These issues were difficult, but not insurmountable, officials believed. They could figure out the money. They could keep negotiating with the railroad. (The railroad’s letter made clear that it wasn’t a hard no — it just wanted to see more design work before signing off.) They just needed Duke.
With the clock ticking down, GoTriangle tried to shame the university. It released a timeline to The News & Observer that, in no uncertain terms, blamed Duke for the looming debacle and suggested that the school’s officials were erecting pointless obstacles and sabotaging the endeavor.
Duke wasn’t shamed. The N&O’s story came out Tuesday. On Wednesday, Duke told GoTriangle it was out.
The news was a gut punch. Twenty years of planning, $130 million already spent — all circling the drain. There was no good way to spin it. “It’s ninety-nine-percent dead,” Orange County commissioner and GoTriangle trustee Mark Marcoplos told me Friday.
The people of Durham voted for light rail. They agreed to pay for light rail. But Duke ended up with a veto.
And at the eleventh hour, Duke used it.
This isn’t a defense of the Durham-Orange Light Rail. Any project of this scope warrants skepticism of its cost and ridership projections, of the notion that it’s the best use of mass-transit dollars. That’s beside the point.
This is a defense of democracy.
In 2011 and 2012, Durham and Orange County voters, respectively, approved sales-tax hikes to fund light rail. They haven’t changed their minds since. They’ve elected politicians who support the project, even as the price tag rose and the state’s share fell — from 25 percent at the outset to less than 8 percent of construction costs now. These politicians have, in turn, made light rail a centerpiece of long-term land-use and transportation planning.
All of that just came to a screeching halt. Not because it’s unpopular. But because one wealthy institution decided that its needs matter more than everyone else’s.
“They [are basically] saying that they should have control of a public policy decision,” says Wendy Jacobs, a GoTriangle trustee who chairs the Durham County Board of Commissioners. “The decision to pursue light rail was a public policy decision made by the governments of Durham, and that’s a complete breach by Duke to say their interests are not aligned with the public interest of Durham.”
In a post on its website February 28, Duke said it supports “a comprehensive and sensible regional transit network for our dynamic and diverse area, one that serves all citizens and makes the best and effective use of all modes of transportation, including buses, commuter rail, and light rail. We recognize the transformative effect such a plan could have on our citizens, particularly those in underserved parts of the community.”

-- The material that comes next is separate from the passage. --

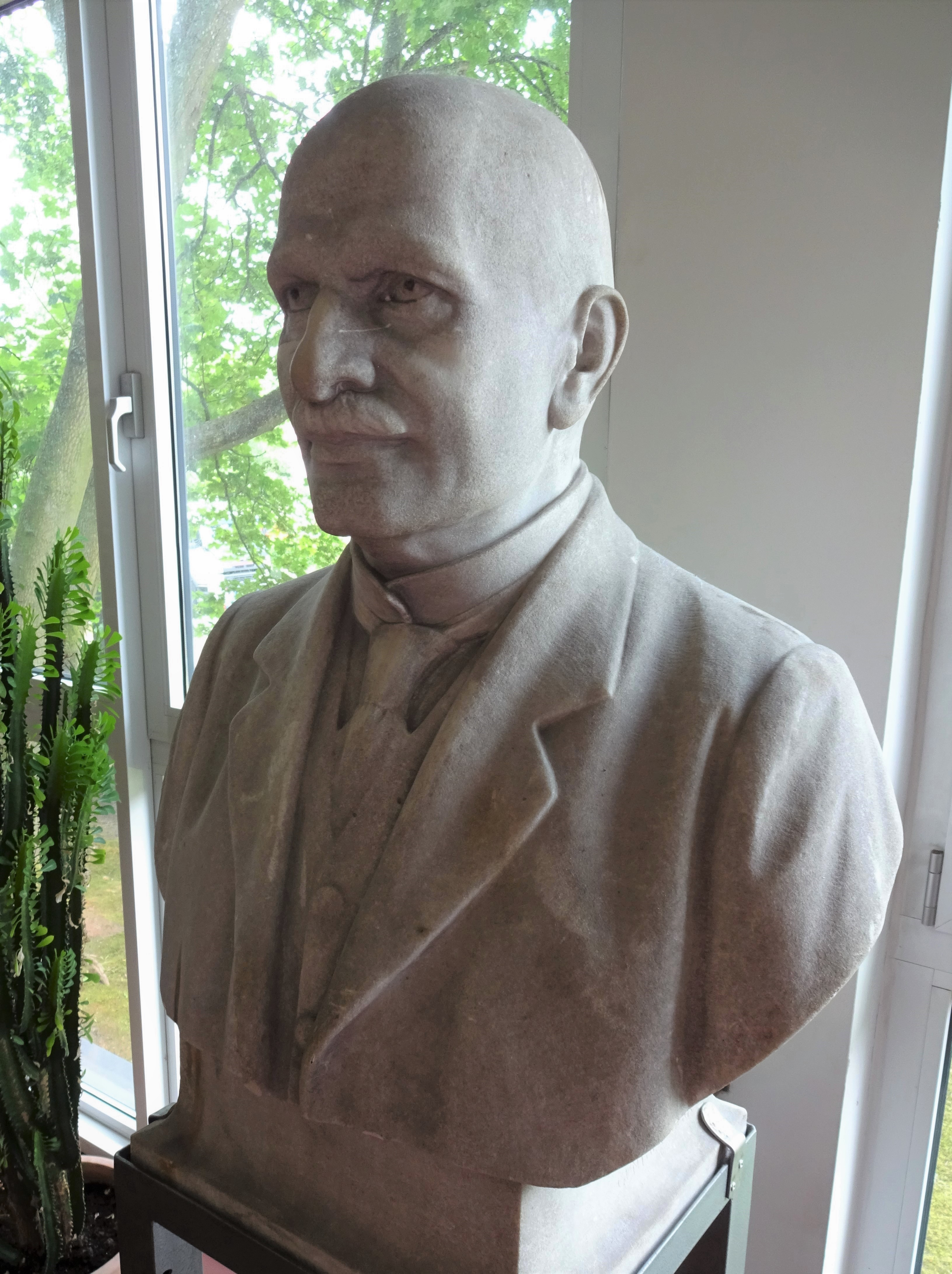 Büste Hermann Thoms von Heinrich Günther-Gera in der Freien Universität Berlin, Institut für Pharmazie, Königin-Luise-Str. 2
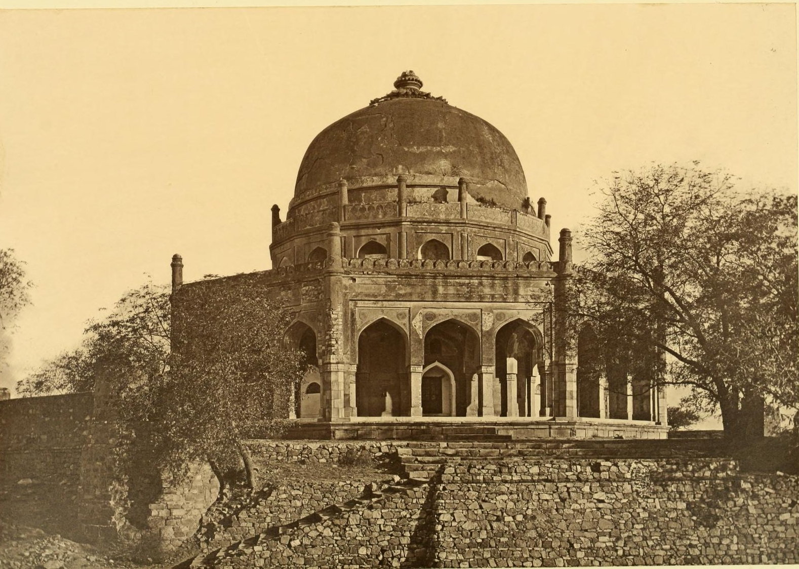 Imam Zamim's tomb

The day before, in its letter to GoTriangle spiking light rail, Duke offered similar bonhomie: “You have our personal pledge that Duke will maintain — indeed, deepen — our mutual partnership and shared engagement with the community. We are unwavering in our commitment to address our shared challenges. Together, we can be a force for even greater good.”
None of that quite squares with what happened. (It squares more closely with the $5 million the anti-transit Charles Koch Foundation gave Duke in September, if you’re feeling conspiratorial.) Far from engaging in a “mutual partnership” to address “shared challenges,” Duke dragged things out but refused to say yes.
Duke has its veto for one reason: The light rail line runs down Erwin Road, along Duke’s west campus and medical and research complex. For GoTriangle’s FTA application to proceed, the agency has to reach an agreement with Duke, and its nonprofit arm has to acquire a chunk of Duke property, worth $16.5 million, on which to build the line.
The DOLRT runs down Erwin Road for two reasons: One, it makes sense. Several of the 17.7-mile line’s nineteen stops are designed to service Duke students as well as employees and patients at its medical centers and at the nearby VA hospital.
Two, Duke agreed to it, or acquiesced to it. At least, it gave everyone the impression that it had.
On this point, Duke has engaged in some revisionist history of late.
In a letter to Jacobs and Durham Mayor Steve Schewel in November, Duke president Vincent Price said that “numerous and quite significant problems remain, in particular, the proposal to route and then elevate the line along Erwin Road which was never agreed to by the university, and in fact was identified as unworkable in correspondence going back decades.”
The facts say otherwise.
Four years ago, Duke vice president Tallman Trask III, Duke’s point-person on the project, specifically asked GoTriangle to put a station on Erwin Road, a block east of Duke Hospital, because it will “reinforce the Campus gateway.” Later in 2015, when GoTriangle crafted a key Draft Environmental Impact Statement on the route, it received well over one thousand public comments. None came from Duke.
And the idea to elevate the line from LaSalle Road to Anderson Road, which would cost $90 million? That came from Duke, too, so as not to disrupt the hospital’s emergency access and power supply.
By 2016, there was a Record of Decision, and the line’s route was set. Duke and GoTriangle signed a memorandum of understanding that December.
In other words, the university had a chance to weigh in before the alignment was finalized. It chose not to.
Duke’s president didn’t seem to realize that. Last April, Jacobs says, she visited Price, who’d taken over the university in July 2017.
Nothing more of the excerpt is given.